Your team needs to detail a few actions that will be performed by Zluri during the review, such as – specifying the apps (apps that hold CHD) that need to be reviewed, user type, and actions that need to be performed when anomalies are detected. Once all the details are specified, Zluri automatically conducts a thorough review of the app and users who have access to it. If any anomalies are detected, they are auto-remediated without needing any manual intervention.
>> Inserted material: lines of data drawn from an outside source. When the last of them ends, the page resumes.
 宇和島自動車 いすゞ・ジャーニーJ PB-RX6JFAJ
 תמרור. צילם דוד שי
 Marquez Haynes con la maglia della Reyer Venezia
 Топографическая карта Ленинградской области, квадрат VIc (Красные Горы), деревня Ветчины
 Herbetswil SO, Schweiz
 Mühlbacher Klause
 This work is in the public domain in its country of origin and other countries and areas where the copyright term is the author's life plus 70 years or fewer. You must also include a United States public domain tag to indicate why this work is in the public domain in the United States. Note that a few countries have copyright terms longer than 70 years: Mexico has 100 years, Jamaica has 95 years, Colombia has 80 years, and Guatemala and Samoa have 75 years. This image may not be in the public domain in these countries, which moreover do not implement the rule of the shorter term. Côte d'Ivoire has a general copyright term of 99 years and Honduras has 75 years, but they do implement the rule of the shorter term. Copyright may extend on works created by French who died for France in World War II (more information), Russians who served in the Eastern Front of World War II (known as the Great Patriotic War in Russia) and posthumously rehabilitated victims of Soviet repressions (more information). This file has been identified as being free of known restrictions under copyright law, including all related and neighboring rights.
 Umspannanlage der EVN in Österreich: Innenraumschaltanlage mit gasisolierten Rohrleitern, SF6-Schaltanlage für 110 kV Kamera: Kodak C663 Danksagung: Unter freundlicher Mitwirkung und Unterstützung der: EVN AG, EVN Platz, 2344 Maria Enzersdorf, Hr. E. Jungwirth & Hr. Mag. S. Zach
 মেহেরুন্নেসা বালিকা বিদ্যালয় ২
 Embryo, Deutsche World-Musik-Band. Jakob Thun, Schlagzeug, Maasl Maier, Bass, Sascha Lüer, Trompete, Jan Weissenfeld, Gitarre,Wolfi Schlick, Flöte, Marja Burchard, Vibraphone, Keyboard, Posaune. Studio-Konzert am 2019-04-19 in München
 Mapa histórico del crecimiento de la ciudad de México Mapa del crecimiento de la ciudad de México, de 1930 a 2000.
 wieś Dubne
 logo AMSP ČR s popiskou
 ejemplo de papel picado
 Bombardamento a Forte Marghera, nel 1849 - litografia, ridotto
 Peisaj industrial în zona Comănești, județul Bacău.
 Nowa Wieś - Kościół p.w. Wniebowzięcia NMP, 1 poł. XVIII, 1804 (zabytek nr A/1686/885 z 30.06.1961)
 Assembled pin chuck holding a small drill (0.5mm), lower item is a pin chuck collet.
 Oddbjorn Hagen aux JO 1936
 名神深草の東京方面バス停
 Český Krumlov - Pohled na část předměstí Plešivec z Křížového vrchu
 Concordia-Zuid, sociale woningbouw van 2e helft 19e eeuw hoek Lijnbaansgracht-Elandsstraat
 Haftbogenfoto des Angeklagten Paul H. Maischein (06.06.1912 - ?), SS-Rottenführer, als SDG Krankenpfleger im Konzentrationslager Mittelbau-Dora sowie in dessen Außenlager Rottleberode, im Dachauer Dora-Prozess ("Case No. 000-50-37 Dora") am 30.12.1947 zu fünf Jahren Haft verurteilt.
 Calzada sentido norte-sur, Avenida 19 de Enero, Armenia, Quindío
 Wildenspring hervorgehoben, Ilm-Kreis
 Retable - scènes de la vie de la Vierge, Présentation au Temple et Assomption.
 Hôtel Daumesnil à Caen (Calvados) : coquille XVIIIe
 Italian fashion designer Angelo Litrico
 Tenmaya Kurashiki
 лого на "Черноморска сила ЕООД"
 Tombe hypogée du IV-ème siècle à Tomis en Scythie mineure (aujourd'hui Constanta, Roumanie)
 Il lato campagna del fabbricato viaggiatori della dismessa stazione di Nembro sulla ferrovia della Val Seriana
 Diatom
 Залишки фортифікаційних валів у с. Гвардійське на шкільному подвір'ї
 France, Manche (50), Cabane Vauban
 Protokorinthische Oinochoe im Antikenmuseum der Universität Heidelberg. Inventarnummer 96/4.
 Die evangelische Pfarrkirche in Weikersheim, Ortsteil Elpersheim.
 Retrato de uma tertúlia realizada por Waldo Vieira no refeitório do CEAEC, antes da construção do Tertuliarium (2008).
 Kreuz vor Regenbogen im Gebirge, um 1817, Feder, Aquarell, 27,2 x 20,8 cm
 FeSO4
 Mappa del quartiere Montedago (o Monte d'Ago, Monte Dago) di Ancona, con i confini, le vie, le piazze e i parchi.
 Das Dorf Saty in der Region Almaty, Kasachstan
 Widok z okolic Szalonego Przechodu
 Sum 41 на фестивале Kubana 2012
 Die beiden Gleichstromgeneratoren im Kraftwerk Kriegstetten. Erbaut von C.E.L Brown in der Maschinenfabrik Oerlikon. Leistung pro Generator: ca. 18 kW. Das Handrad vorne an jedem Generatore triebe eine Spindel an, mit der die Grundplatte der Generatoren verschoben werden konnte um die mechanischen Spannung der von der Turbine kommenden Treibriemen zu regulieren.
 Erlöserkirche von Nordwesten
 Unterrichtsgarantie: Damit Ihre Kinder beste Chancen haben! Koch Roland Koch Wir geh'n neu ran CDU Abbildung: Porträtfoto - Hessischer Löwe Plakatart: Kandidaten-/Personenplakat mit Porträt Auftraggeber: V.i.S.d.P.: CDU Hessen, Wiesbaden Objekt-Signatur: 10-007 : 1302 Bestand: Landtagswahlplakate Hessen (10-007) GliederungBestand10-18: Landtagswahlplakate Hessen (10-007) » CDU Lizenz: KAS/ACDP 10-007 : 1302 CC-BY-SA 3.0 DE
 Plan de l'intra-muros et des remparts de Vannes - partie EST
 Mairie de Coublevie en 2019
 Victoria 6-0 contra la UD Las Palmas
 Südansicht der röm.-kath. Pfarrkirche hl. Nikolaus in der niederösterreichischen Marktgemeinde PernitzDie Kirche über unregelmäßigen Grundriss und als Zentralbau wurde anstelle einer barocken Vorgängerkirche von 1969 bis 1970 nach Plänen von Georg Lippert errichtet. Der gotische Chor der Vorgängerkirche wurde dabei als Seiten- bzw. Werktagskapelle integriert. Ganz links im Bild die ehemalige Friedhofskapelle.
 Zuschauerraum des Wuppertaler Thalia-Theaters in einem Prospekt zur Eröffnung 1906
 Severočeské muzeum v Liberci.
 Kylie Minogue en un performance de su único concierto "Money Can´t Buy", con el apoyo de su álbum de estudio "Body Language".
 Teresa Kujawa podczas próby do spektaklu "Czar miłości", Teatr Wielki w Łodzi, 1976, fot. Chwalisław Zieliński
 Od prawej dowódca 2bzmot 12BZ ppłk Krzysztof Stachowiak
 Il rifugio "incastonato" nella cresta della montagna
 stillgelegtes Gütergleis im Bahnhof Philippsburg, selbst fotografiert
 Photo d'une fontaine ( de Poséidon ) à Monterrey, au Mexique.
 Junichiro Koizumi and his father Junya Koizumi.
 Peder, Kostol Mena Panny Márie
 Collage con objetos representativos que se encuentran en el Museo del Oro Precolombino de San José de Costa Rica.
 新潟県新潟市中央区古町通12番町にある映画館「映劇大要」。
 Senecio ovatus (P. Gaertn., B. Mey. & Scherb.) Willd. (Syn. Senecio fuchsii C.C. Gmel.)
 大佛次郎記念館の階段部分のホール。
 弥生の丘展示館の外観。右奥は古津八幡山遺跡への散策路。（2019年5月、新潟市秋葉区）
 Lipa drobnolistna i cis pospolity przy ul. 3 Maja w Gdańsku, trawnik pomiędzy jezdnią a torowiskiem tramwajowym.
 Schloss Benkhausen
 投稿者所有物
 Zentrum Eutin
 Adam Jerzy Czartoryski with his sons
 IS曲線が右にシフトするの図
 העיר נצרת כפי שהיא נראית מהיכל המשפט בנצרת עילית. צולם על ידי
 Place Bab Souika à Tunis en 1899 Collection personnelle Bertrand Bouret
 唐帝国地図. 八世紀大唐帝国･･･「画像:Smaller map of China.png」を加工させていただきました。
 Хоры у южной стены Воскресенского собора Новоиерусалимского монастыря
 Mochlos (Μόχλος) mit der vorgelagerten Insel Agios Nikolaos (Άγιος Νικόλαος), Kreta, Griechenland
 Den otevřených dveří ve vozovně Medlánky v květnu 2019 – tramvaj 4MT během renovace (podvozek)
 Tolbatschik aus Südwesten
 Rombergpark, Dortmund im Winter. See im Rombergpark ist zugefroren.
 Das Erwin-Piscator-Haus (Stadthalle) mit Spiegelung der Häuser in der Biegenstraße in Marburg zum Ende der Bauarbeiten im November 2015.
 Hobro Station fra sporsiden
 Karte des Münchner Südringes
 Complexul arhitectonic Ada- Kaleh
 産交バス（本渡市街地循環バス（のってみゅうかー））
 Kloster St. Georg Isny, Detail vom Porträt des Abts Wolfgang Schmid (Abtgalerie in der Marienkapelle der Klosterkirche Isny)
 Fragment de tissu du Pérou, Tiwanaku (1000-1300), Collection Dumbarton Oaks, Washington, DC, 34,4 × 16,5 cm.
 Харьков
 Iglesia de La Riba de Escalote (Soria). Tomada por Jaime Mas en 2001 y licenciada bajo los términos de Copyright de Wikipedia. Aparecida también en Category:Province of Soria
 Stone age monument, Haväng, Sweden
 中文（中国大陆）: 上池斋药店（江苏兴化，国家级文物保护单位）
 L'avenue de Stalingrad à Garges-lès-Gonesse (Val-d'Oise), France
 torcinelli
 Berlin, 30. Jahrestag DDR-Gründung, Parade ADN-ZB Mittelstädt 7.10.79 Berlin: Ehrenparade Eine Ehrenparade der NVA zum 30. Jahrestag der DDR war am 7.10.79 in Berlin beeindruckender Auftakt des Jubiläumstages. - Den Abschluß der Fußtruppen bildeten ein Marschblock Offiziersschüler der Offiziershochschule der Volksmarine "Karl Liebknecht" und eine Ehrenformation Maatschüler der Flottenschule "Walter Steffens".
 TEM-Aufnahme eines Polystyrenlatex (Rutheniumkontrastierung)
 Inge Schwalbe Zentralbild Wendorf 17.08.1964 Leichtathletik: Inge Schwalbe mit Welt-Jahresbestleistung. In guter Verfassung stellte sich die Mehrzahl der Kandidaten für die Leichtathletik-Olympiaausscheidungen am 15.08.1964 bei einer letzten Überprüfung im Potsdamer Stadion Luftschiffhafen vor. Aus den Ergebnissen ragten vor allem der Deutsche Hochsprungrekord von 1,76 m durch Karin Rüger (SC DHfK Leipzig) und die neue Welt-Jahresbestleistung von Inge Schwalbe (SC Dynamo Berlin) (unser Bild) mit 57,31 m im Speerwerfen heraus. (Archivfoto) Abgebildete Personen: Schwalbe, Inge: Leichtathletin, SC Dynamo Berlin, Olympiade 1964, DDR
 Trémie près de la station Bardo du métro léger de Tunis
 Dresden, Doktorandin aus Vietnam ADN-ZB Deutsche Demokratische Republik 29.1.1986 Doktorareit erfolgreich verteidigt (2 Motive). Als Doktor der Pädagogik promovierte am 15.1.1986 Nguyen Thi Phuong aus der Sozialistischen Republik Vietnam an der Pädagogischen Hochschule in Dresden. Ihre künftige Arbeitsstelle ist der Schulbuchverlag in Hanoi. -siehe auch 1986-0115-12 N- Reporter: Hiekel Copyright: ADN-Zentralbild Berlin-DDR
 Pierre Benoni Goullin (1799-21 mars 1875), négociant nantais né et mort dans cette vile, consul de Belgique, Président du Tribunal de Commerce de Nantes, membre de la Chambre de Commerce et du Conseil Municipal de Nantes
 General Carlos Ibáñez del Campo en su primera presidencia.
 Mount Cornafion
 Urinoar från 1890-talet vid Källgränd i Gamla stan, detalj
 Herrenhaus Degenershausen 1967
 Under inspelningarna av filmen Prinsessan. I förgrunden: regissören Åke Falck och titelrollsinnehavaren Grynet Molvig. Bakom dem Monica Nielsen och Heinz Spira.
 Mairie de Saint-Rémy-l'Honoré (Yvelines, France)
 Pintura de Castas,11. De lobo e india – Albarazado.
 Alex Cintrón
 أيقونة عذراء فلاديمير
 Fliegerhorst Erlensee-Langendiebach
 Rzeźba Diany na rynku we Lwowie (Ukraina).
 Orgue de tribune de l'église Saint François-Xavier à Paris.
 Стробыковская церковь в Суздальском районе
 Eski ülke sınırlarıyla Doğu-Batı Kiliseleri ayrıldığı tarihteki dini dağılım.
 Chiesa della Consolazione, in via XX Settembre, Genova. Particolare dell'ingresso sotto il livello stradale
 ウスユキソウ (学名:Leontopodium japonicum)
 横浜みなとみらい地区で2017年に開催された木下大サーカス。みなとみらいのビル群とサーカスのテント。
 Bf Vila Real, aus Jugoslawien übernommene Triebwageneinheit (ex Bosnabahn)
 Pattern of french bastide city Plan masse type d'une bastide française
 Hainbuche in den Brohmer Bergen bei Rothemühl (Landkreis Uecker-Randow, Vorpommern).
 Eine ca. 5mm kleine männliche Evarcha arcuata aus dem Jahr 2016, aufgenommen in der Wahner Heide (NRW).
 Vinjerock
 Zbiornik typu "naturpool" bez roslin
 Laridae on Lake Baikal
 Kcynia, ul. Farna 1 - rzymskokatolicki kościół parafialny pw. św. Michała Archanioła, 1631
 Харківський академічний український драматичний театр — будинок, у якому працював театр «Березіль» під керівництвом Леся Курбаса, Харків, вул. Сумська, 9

Finally, it generates a detailed UAR report outlining its actions to ensure only authorized users hold access to the app that stores CHD. The best part is that you can review the report, fill out a self-assessment questionnaire (SAQ), and directly submit the SAQ to the PCI DSS Security Standard Council (PCI DSS SSC) to attain compliance certification.

To learn more about how Zluri conducts reviews, you can quickly go through this access review tour.

https://www.zluri.com/access-reviews/salesforce 

Also Read: 3 Ways User Access Review Helps Comply With PCI DSS

Frequently Asked Questions (FAQs)

1. What Is The Difference Between the PCI DSS Self Assessment Questionnaire (SAQ) and the Report On Compliance (RoC)?

SAQ is an official document filled out by the organization's internal staff after an internal assessment (in this case, the internal security assessor performs an audit). RoC is a piece of an official report that a third-party qualified security assessor fills out after an on-site audit. Also, small and mid-level merchants/organizations generally submit annual self-assessment questionnaire forms. Meanwhile, annual reports on compliance are solely submitted by large merchants/organizations.

2. What Happens If You Choose Not To Comply With Mandatory Requirements Set For PCI DSS Levels?

If you decide not to comply with the requirements set for PCI DSS levels, then you will have to pay hefty non-compliance penalties. For instance, if your organization falls in the PCI DSS merchant level 1 category, you will have to pay between $10,000 to $100,000 for non-compliance. Or, if your organization comes under PCI DSS merchant level 2, then you will have to pay between $5,000 to $50,000 for non-compliance. Not that the penalty charges will vary depending on how long you have stayed non-compliant.